On Wed, Jan 7, 2009 at 6:25 PM, Keisial <keisial(a)gmail.com> wrote:
Anthony was doing some similar work in October, based
on RCS and reverse
deltas. Results also reduced the sizes notably.
http://blog.p2pedia.org/2008/10/anarchism.html
Using skip-deltas I think you could make a system fast enough to run live.
At the very least it could be used as part of an incremental dump system.
Using *smart* skip-deltas, you'd resolve the inefficiencies due to
page-blanking vandalism.
I never managed to create an implementation, though. In particular, I
[oddly] couldn't find a standalone diff program to make the deltas in RCS
format, and never got around to writing my own.
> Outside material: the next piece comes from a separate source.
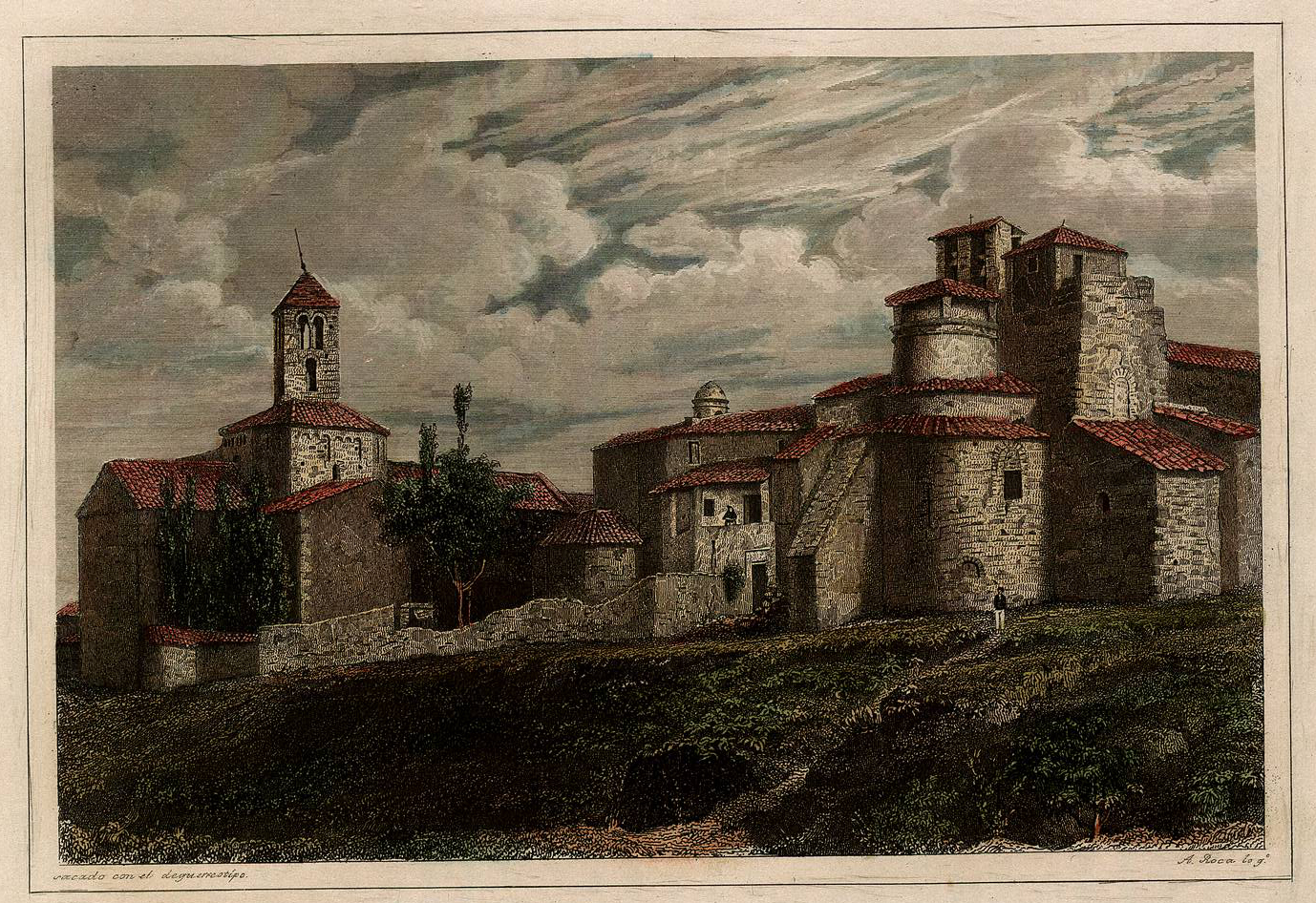 Vista exterior de las tres iglesias de San Pedro, de Tarrasa.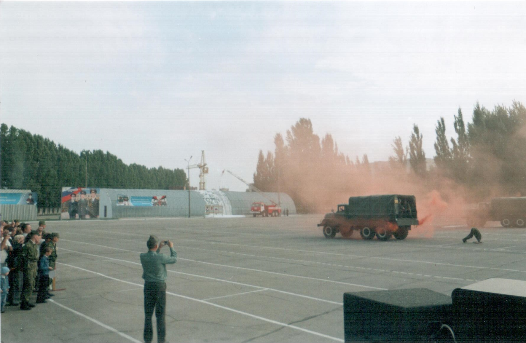 Выступление курсантов,вооружения и техники,в день принятия присяги.

One improvement over the diff format used by RCS would be to use smarter
breakpoints, since wikitext tends to have a lot of really long lines with no
line breaks. Using some simple heuristics to guess at sentence breaks would
probably be useful there. It wouldn't have to be perfect, since
reconstruction just concatenates all the text together regardless of where
it was broken apart. Of course, results would be somewhat language
specific.
I like Robert's approach, though. I'd love to see the results of applying
the concept of skip-deltas to it, to achieve O(lg(N)) random access reads
(with N being the number of revisions to the article being accessed). Or
maybe I'm misreading him and he's already accomplished that?